The city we are in now is nestled among rolling sand hills in Northern Iraq. As can be expected, it is a very warm and dry climate (I have been drinking a gallon of water a day just to stay hydrated!) The city has many foreigners living here for various reasons; our host’s daughter even goes to an international school. Most women cover their heads and the men wear Aladdin pants. They are very hospitable and generally friendly. I would also like to add, knowing many of your ideas about Iraqi people, that they think all Texans ride around on horses and shoot people for fun. We all know that is not true, and I have found an Iraq that is peaceful and in need of Truth and love.

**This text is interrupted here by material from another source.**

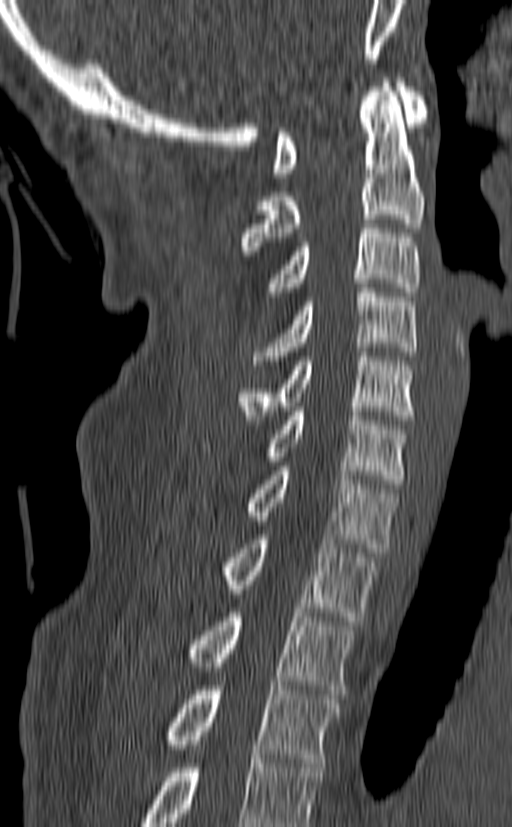 CT spine · sagittal view · 512x827 px
Coordinates as <box>x1,y1,x2,y2</box>. Labels in this scan begin with C1 at the top and end with T3 at the bottom. The labeled vertebrae in this slice are: C1 at <box>272,78,428,177</box>, C2 at <box>241,78,425,250</box>, C3 at <box>266,219,421,296</box>, C4 at <box>254,283,417,365</box>, C5 at <box>238,352,414,424</box>, C6 at <box>202,407,410,488</box>, C7 at <box>246,466,399,552</box>, T1 at <box>221,535,377,621</box>, T2 at <box>184,608,355,694</box>, T3 at <box>162,686,340,767</box>.

So that is a bit of what is here… but why are we here? Well, we met these people our last year in college and were inspired by their passion and their mission. They have been on our minds ever since and we always wondered if joining them could be a possibility for us, but all we had were vague ideas about what really goes on here. So here we are trying to get an idea of what life is like working for PLC and living in Sulimanye, Iraq, as well as if there is a place for us to fit in and really contribute to the team. It would be a big life change and a huge step of faith, but we are willing to take that risk if God shows us that this is a place we can glorify him. It hasn’t been long, but we are still open to the idea… so we’ll see how we feel after our three weeks are up and it is time to go back to Bangkok.

We made it!

Hello from Iraq! We made it =)

It was a loooong trip. We left home at about 9:30 on Friday night, caught a few winks on the red-eye to Cairo… landed, got visas, changed some money and dashed out to make the most of our 10-hour layover. We took a bus to see the pyramids… which were awesome. We even got to ride a camel! We started talking to one of the guys and he threw us up there, stole my camera and led us around posing us for various pictures. Of course he asked for an obscene amount of money at the end, we gave him a bit, but it was totally worth it. We took a cab back to the airport, had an interesting ride when a rock shattered the front windshield… he kept driving for a while and finally stopped to break out the glass completely, totally calm the whole time and he still got us there with two hours to kill before we boarded a plane to Istanbul. We had plenty of time to get our stuff and get checked back in for a short flight up to Sulimanye where our friends were waiting to take us home for some much needed sleep.

I slept in practically until lunch. Which was delicious. They said you get tired of just rice and beans… I don’t know, these are pretty good beans =)

We went to the office afterwards and talked about business. I understand quite a bit more about what they do here. Tomorrow we will make some house visits. I’m excited about that too

After dinner was house church and some great conversation. It was a good first day! and I am tired… so you will have to wait for more details about where we are and how I am feeling and the people here and all of that… I promise, more to come!